References: [1] “Learning neural acoustic fields”, Luo et al., NeurIPS 2022
[2] “SoundSpaces: Audio-Visual Navigation in 3D Environments”, Chen et al., ECCV 2020
[3] “SoundSpaces 2.0: A Simulation Platform for Visual-Acoustic Learning”, Chen et al., ArXiv 2022
We thank reviewer h8tx for the thoughtful review.
Weaknesses
(W1) Although AV-NeRF introduced the use of vision to enhance neural acoustic learning, NeRAF advances the idea in several key ways:
- 3D Spatial Awareness: AV-NeRF relies on a pre-trained NeRF to generate 2D images for each microphone pose, providing only information about the scene directly in front of the microphone to the acoustic field and thus limiting spatial awareness. In contrast, NeRAF uses a 3D representation that provides full scene geometry information, for example room dimensions and 360° structure. This aligns well with the 3D nature of sound propagation and our results show improved accuracy of acoustic modeling.
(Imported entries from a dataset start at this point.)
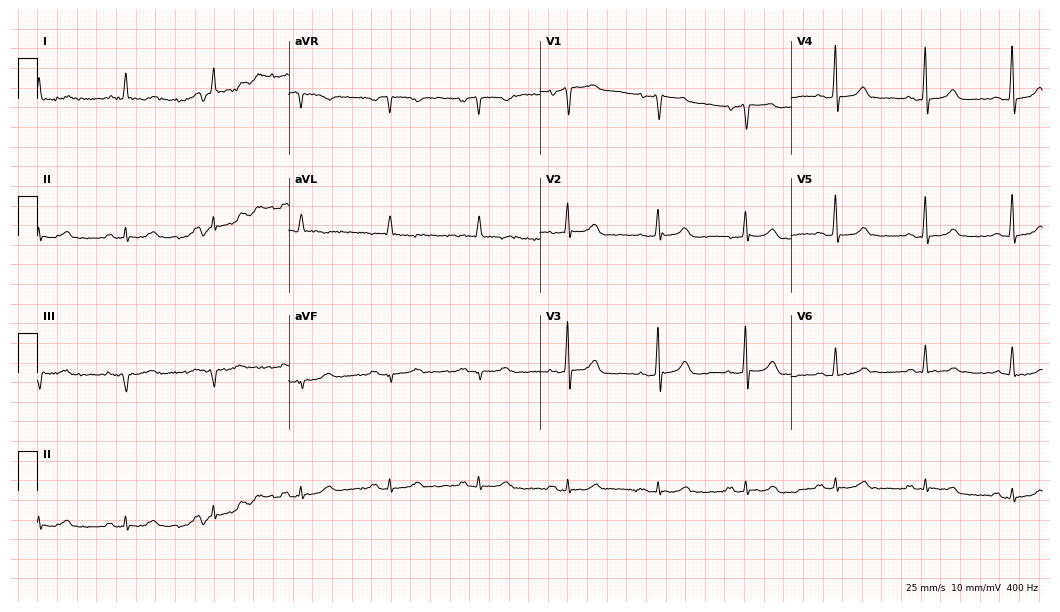
Standard 12-lead ECG recorded from an 83-year-old man (10.2-second recording at 400 Hz). Read as a normal ECG.
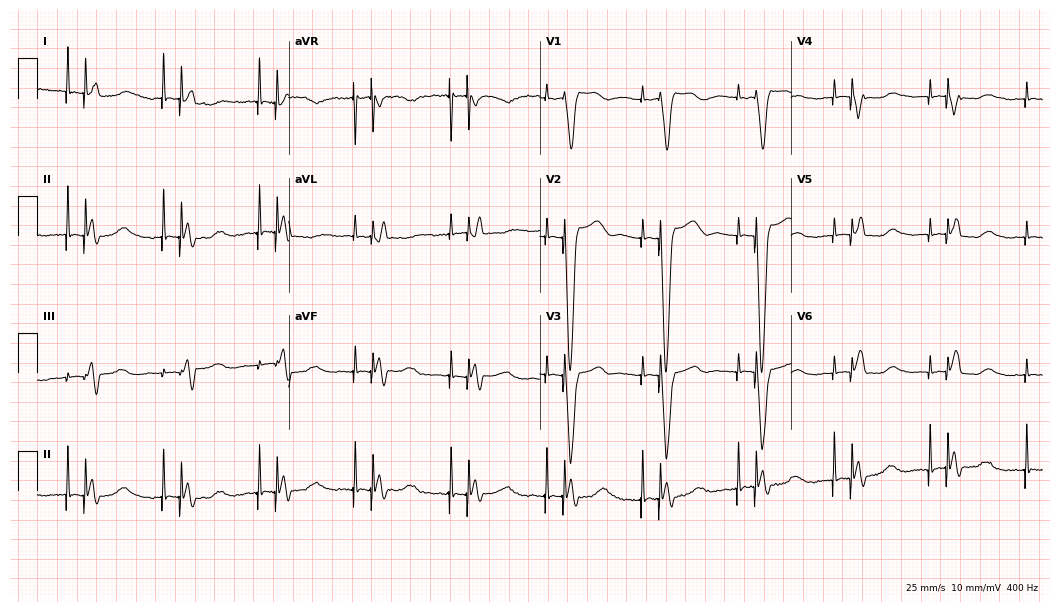
12-lead ECG from a 75-year-old female (10.2-second recording at 400 Hz). No first-degree AV block, right bundle branch block (RBBB), left bundle branch block (LBBB), sinus bradycardia, atrial fibrillation (AF) or sinus tachycardia recorded for this tracing.
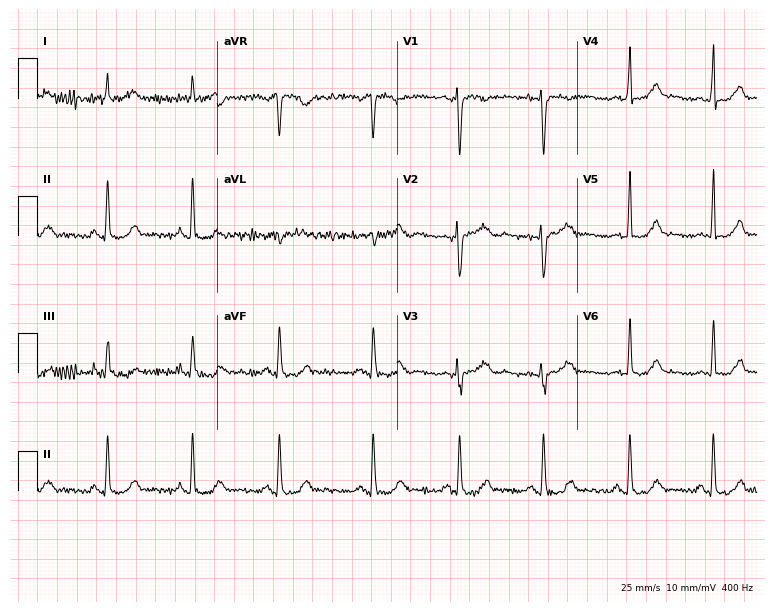
12-lead ECG from a female patient, 37 years old. No first-degree AV block, right bundle branch block, left bundle branch block, sinus bradycardia, atrial fibrillation or sinus tachycardia recorded for this tracing. Only these six findings were labelled.
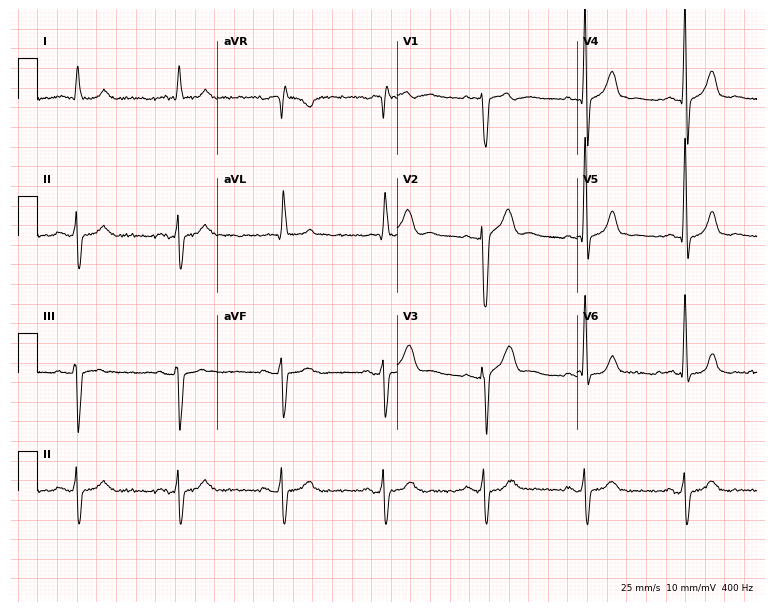
Resting 12-lead electrocardiogram. Patient: a man, 80 years old. None of these six findings is recorded: first-degree AV block, right bundle branch block, left bundle branch block, sinus bradycardia, atrial fibrillation, sinus tachycardia.
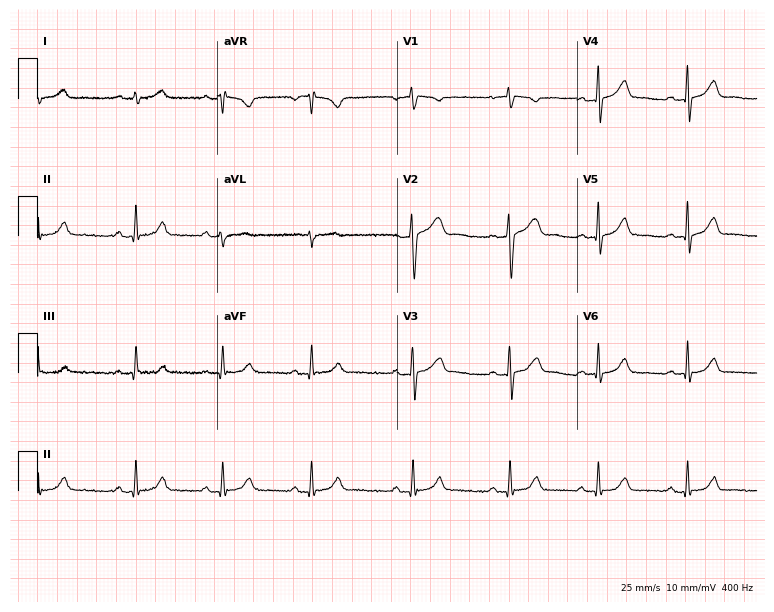
Resting 12-lead electrocardiogram (7.3-second recording at 400 Hz). Patient: a 26-year-old woman. None of these six findings is recorded: first-degree AV block, right bundle branch block, left bundle branch block, sinus bradycardia, atrial fibrillation, sinus tachycardia.
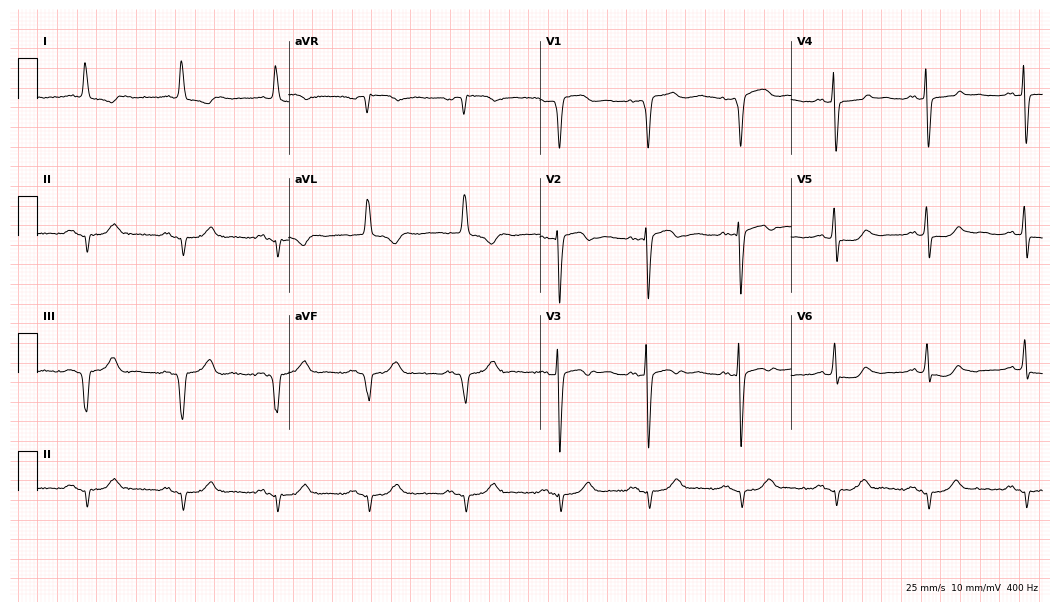
12-lead ECG from a 48-year-old male patient. Screened for six findings — first-degree AV block, right bundle branch block, left bundle branch block, sinus bradycardia, atrial fibrillation, sinus tachycardia — none is recorded.
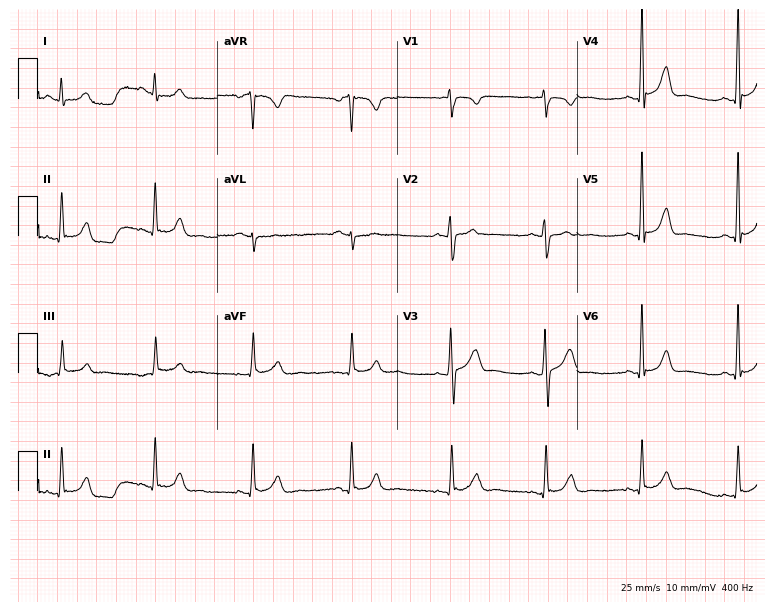
12-lead ECG (7.3-second recording at 400 Hz) from a male patient, 36 years old. Screened for six findings — first-degree AV block, right bundle branch block, left bundle branch block, sinus bradycardia, atrial fibrillation, sinus tachycardia — none is recorded. Findings outside these six are not listed.

- Joint Training Benefits: Unlike AV-NeRF, which does not improve the visual modality, NeRAF’s joint training enhances NeRF performance in complex, sparsely observed scenes (Table 2, Figure 6, Appendix J) while also achieving SOTA RIR generation (Table 1).
- Efficient Inference: AV-NeRF requires rendering an image for each RIR prediction, slowing inference and limiting real-time applications. NeRAF eliminates this bottleneck, as it decouples the two modalities at inference: the NeRF (and ResNet) is no longer needed for audio generation.
- Flexible Data: AV-NeRF requires co-located audio-visual data for training, where camera images match the exact positions and orientations of microphones. NeRAF, however, can be trained with separate audio and visual data, making it more versatile and practical for real-world applications - as underlined by Y2XC (S2). Additionally, NeRAF is more data efficient, achieving the same accuracy with 25% less data.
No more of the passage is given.